With inflation averaging near 6% this year there is more real household income erosion ahead at a time that credit support (unsecured) is being cut back, implying more of a consumption slowdown than perhaps expected.

Furthermore, leading global central banks are conducting ultra loose monetary policies, with their super liquidity boosts reflating global equities and causing huge bond inflows to higher yielding EM markets, potentially also boosting Rand firmness and giving rise to asset bubbles (at least in our bonds and equities).

Globally, these tendencies are depicted as currency wars, with EM countries with rising currencies inclined to ease monetary policies to prevent currency overvaluation.

Together, such excessive domestic strains and external liquidity injections suggest the potential for further SARB interest rate easing.

Holding up such moves in the short term are a humping SA inflation rate (rising mostly for technical reasons, but also carried along by longer term infrastructure repricing), higher food and oil commodity price levels, the unruly labour climate potentially generating more excessive wage demands (even to the point of becoming a wage-inflation spiral) and the fears as to what all this domestic unruliness could do to foreign capital inflows (any sudden stops capable of generating a Rand shock weakening, in turn detonating our inflation yet higher).

But will these concerns last out the year? And if they don't, would that clear the way for SARB to lower SA interest rates by another notch?

The global monetary policy picture is unlikely to change this year or next (or for that matter soon thereafter). Rich world repair will take a long while during which leading central banks can be expected to stick with ultra loose monetary policy, despite the many misgivings aired daily on the subject in some quarters, with free and frank advice flowing furiously without yet seemingly converting the leading central bankers.

Similarly, our binding internal supply constraints do not show evidence of lifting quickly.

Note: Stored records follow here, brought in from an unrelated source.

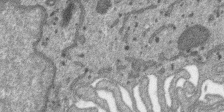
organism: Human
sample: Lung epithelial cells infected with SARS-CoV-2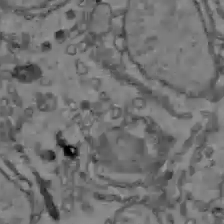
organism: C57BL Mouse
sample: Liver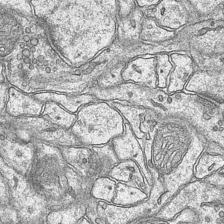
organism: Mouse
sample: CA1 Hippocampus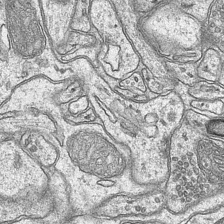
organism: Mouse
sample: CA1 Hippocampus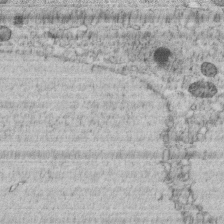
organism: C. elegans
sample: C. elegans embryo early stage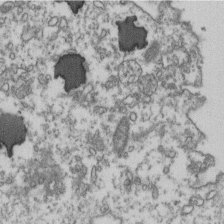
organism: Human
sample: Activated Jurkat CD4+ T cells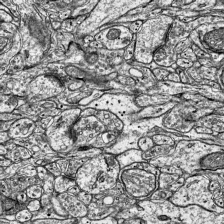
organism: Mouse
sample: Visual Cortex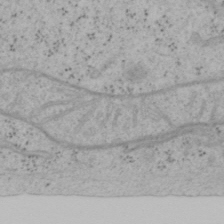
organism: Human
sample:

Despite many influences playing in on our inflation, such as oil, food, infrastructure repricing and global trade disinflation (and outright deflation), our inflation will seemingly remain mostly in the upper part of the 3%-6% SARB target range, except for short periods off the reservation (such as expected through mid-2013).

Such relative inflation stability probably also owes much by now to a credible inflation-targeting record of the SARB, in the process causing expectations to increasingly converge and remain anchored in the SARB's target range.

This achievement is not limited to ourselves, but is mirrored in firmly anchored inflation expectations in many countries.

Though the inclination of inflation to stay near the upper reaches of the target range is not wholly satisfactory, SARB can likely live with such an inflation performance (considering the historic backdrop and the structural strains weighing on the SA economy), relative to an underperforming economy capable of doing better if only for a bit more demand, yet fiscal policy being played out and unable to assist.

This makes the two key tactical concerns of the SARB this year the labour climate and foreign investors deciding our volume of capital inflows and the level of the Rand.

If the labour unrest, in line with 2003-2012 tendencies, were still to deteriorate further, living off a menu of increased violence, clashing unions, flaunting of the rule of law and excessive demands fired up by a sense of expectation and entitlement, the SARB is likely to lean into such unwelcome tendencies.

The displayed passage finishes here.